Do not use compaction summaries as authoritative history

A compaction summary is a recovery aid. It is not the transcript.

If a summary conflicts with the transcript, the transcript wins.

12. Evaluation checklist

A sliding-window implementation should be tested against at least these questions.

Context pressure

Does pruning trigger at the configured ceiling?
Does it prune toward the configured floor?
Does it avoid constant micro-pruning?
Does it leave enough response headroom?

Transcript preservation

Are transcript entries unchanged after pruning?
Are pruned prompt entries still present in durable history?
Can the transcript be re-indexed after pruning?

Recall recovery

Can an important early correction leave the prompt and later return through recall?
Does recall preserve source pointers?
Are recall injections bounded and auditable?

Tool coherence

Are in-flight tool results protected?
Are older tool results pruned only with their surrounding exchange?
Are assistant messages not left referring to missing local tool context?

Multi-surface continuity

Do CLI, TUI, Gateway, WebChat, and API calls converge on one canonical transcript?
Does prompt pruning avoid channel-specific history forks?

Compaction comparison

Run the same long session under compaction and sliding-window modes.

Compare:

factual retention;
source traceability;
user correction retention;
hallucinated continuity;
ability to explain why the agent believes something.

13. Conclusion

Sliding-window context management is a practical answer to a basic constraint: the model’s prompt is finite, but a persistent agent’s operational history is not.

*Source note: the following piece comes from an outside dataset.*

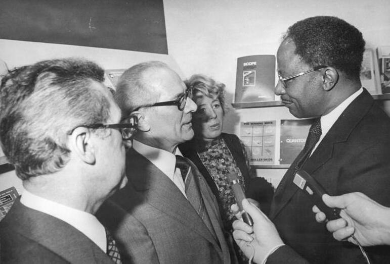 ADN-ZB Link-12.3.78-eng-Leipzig: Frühjahrsmesse 78-Rundgang- Beim Messerundgang wurden Erich Honecker und die weiteren Mitglieder der Partei- und Staatsführung der DDR am Informatinsstand der USA vom Botschafter der USA in der DDR, David Bolen (r) begrüßt.

MindStone’s approach is to stop treating the prompt as the memory system. The prompt is only the current working set. The transcript is the historical record. Structured memory is curated. Recall is selective. Handoff is a continuity bridge. Consolidation is where experience becomes durable.

Sliding-window pruning keeps the live prompt bounded without converting old context into a lossy summary. It works because older material is still preserved, indexed, recallable, and available for later review.

That is the key difference from compaction-first designs:

Compaction compresses history into a summary.
Sliding window preserves history and bounds the working set.

For persistent agents, that distinction matters. It lets the system manage context pressure without historical amnesia.

Short version

Sliding-window context management is MindStone’s preferred live-context policy when it owns the session and prompt assembly.

It works like this:

keep the transcript append-only
build a bounded live prompt
prune oldest eligible prompt entries under pressure
preserve and index what leaves
use recall to bring back what matters
use consolidation to turn durable experience into memory

It is not a memory system by itself. It is the live-context layer that lets memory, recall, handoff, and consolidation work without confusing the temporary prompt with the agent’s actual history.